◆ **What the task asks**:
Write out every line from the listing below where the string "Incidenza" is found.

◆ **Exercise materials**:
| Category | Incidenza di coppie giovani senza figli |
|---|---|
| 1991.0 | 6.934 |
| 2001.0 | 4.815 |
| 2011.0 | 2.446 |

...

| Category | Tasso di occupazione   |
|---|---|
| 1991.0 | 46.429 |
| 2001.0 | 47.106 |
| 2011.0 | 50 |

---

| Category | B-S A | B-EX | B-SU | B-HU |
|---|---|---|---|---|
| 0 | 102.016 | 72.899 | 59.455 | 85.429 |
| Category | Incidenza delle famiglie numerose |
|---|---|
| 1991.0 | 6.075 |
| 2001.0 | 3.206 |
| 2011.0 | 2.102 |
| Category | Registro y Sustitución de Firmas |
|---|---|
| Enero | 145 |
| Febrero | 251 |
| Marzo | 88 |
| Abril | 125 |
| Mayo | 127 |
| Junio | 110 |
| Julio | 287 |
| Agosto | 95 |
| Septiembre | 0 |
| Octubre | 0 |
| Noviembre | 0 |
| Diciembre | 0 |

◆ **Answer box**:
| Category | Incidenza di coppie giovani senza figli |
| Category | Incidenza delle famiglie numerose |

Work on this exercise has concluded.